The office of Secretary of State now became vacant, under circumstances apparently forbidding. The interception of Fauchet's[417] famous dispatch number 10[418] had been fatal to Randolph. The French Minister, in this communication to his Government, portrays a frightful state of corrupt public thinking in America; ascribes this to the measures of Washington's Administration; avows that a revolution is imminent; declares that powerful men, "all having without doubt" Randolph at their head, are balancing to decide on their party; asserts that Randolph approached him with suggestions for money; and concludes:—

"Thus with some thousands of dollars the [French] republic could have decided on civil war or on peace [in America]! Thus the consciences of the pretended patriots of America have already their prices!... What will be the old age of this [American] government, if it is thus early decrepid!"[419]
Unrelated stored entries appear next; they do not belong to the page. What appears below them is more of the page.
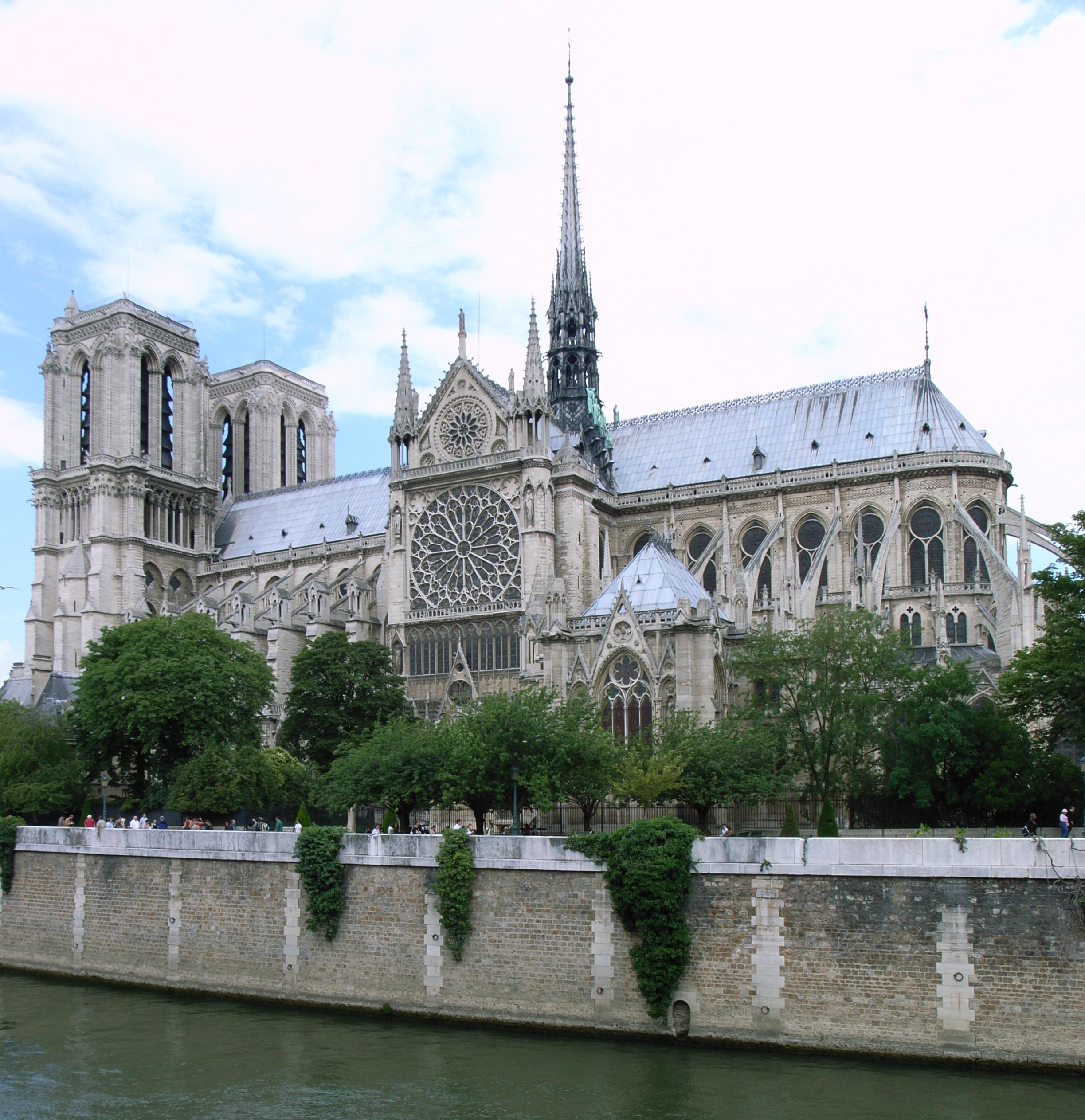 Vu sur la Cathédrale Notre Dame de Paris et sur le Quai de l'Archevêché
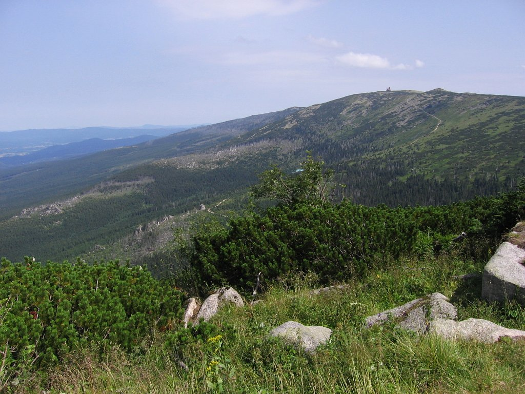 Widok ze Szrenicy na Śnieżne Kotły i Łabski Szczyt (widoczne schronisko "Pod Łabskim Szczytem" na zboczu).
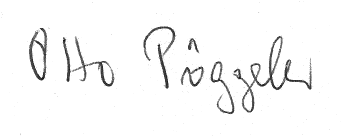 Otto Pöggeler. Signatur seines Briefes an mich vom 17.02.2009.
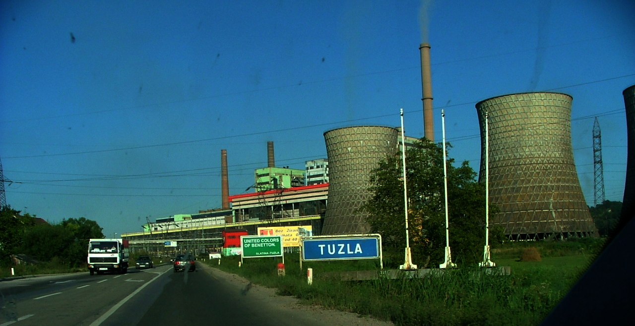 Entrada de la localidad de Tuzla, en Bosnia y Herzegovina
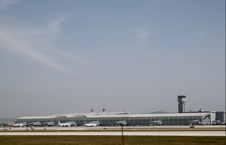 长春龙嘉国际机场1号航站楼及塔台全貌
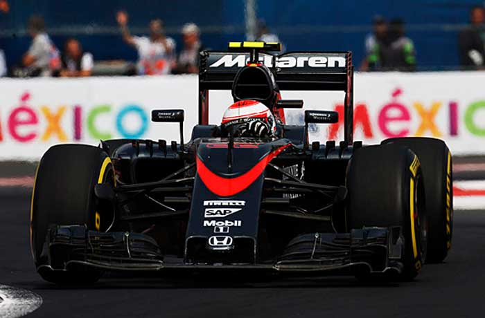 Jenson Button GP Mexico 2015

The discovery of this dispatch of the French Minister destroyed Randolph politically. Washington immediately forced his resignation.[420]
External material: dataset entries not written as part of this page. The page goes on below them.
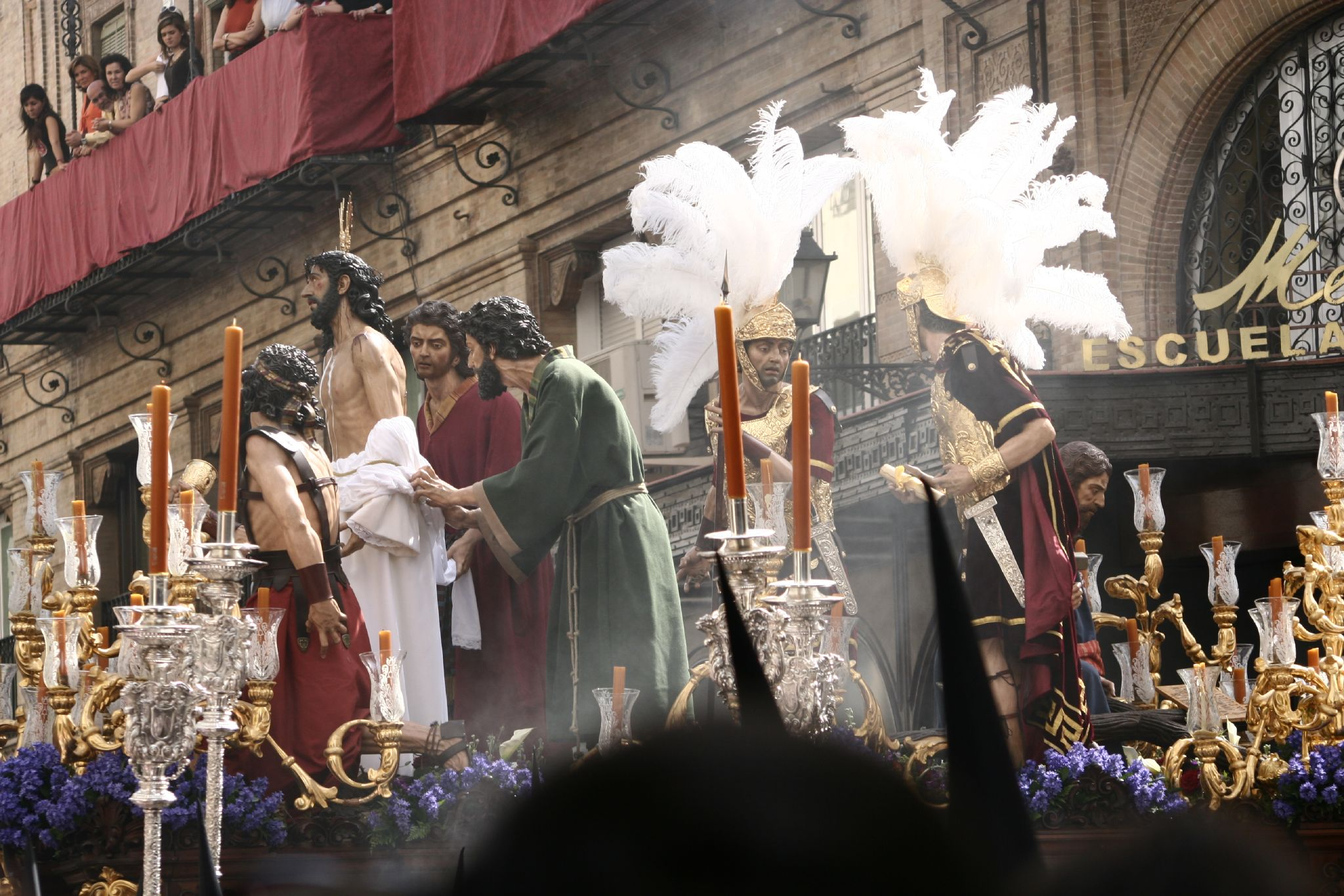 Jesús Despojado. Semana Santa en Sevilla. Año 2006 Foto realizada y propiedad de Ángel Chacón
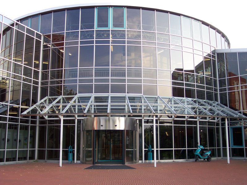 Deutsche Arbeitsschutzausstellung (DASA), Dortmund
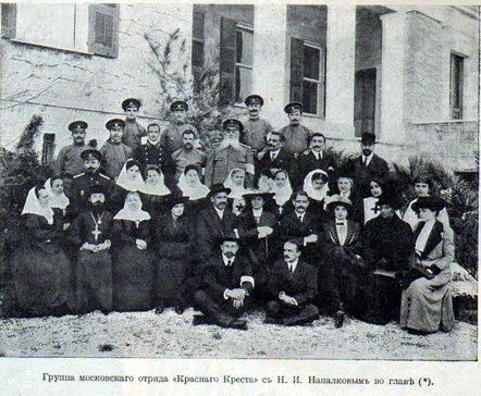 Московский отряд Красного Креста под руководством Н. И. Напалкова на Балканской войне, 1913 год
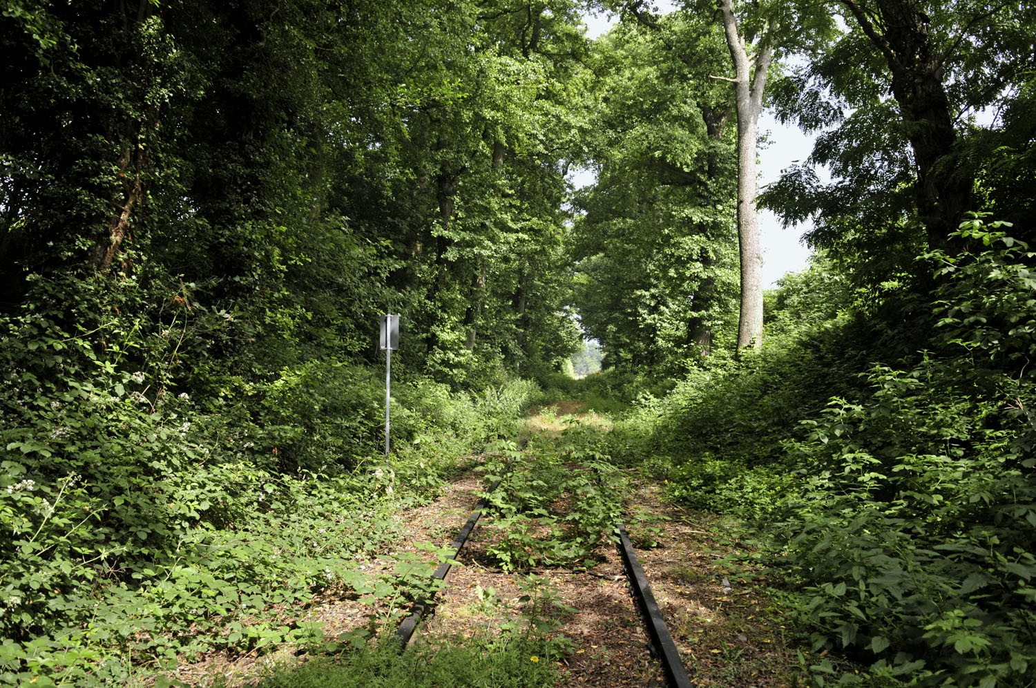 TWE-Strecke bei Bad Iburg-Glane, seit Sperrung der Teutoburger Wald-Eisenbahn im September 2011 ergreift die Natur Besitz von den unbefahrenen Gleisen
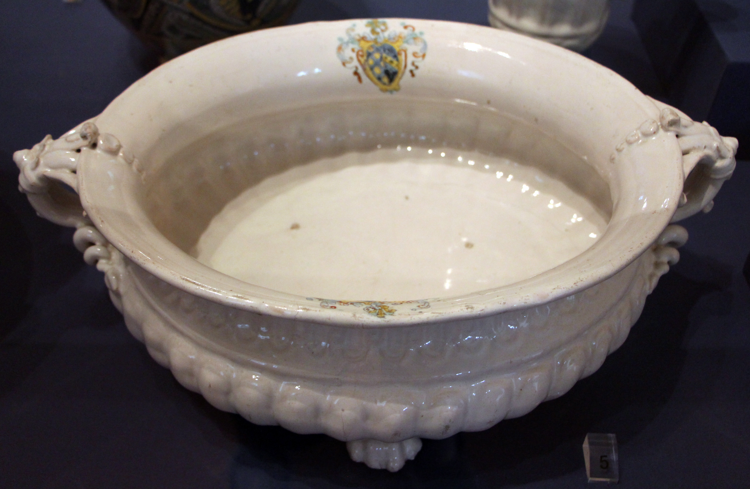 Villa medicea di Cerreto Guidi - MIBAC The making of this document was supported by Wikimedia CH. (Submit your project!) For all the files concerned, please see the category Supported by Wikimedia CH. This is a photo of a monument which is part of cultural heritage of Italy.

The President had great difficulty in finding a suitable successor to the deposed Secretary of State. He tendered the office to five men, all of whom declined.[421] "What am I to do for a Secretary of State?" he asks Hamilton; and after recounting his fruitless efforts to fill that office the President adds that "Mr. Marshall, of Virginia, has declined the office of Attorney General, and I am pretty certain, would accept of no other."[422] It is thus made clear that Washington would have made Marshall the head of his Cabinet in 1795 but for the certainty that his Virginia champion would refuse the place, as he had declined other posts of honor and power.

Hardly had the Virginia Legislature adjourned when the conflict over the treaty was renewed in Congress. The Republicans had captured the House of Representatives and were full of fight. They worked the mechanism of public meetings and petitions to its utmost. On March 7 the House plunged into a swirl of debate over the British treaty; time and again it seemed as though the House would strangle the compact by withholding appropriations to make it effective.[423] If the treaty was to be saved, all possible pressure must be brought to bear on Congress. So the Federalists took a leaf out of the book of Republican tactics, and got up meetings wherever they could to petition Congress to grant the necessary money.

In Virginia, as elsewhere, the merchants were the principal force in arranging these meetings.[424] As we have seen, the business and financial interests had from the first been the stanchest supporters of Washington's Administration. "The commercial and monied people are zealously attached to" and support the Government, wrote Wolcott in 1791.[425] And now Hamilton advised King that "men of business of all descriptions" thought the defeat of the treaty "would greatly shock and stagnate pecuniary plans and operations in general."[426] Indeed, the one virtue of the treaty, aside from its greatest purpose, that of avoiding war, was that it prevented the collapse of credit and the wreck of Hamilton's financial system.

Washington, with the deceptive hopefulness of responsibility, had, even when it seemed that the people were as one man against the treaty, "doubted much whether the great body of the yeomanry have formed any opinions on the subject."[427] The Federalist meetings were designed to show that the "yeomanry," having been "educated," had at last made up its mind in favor of Washington's policy.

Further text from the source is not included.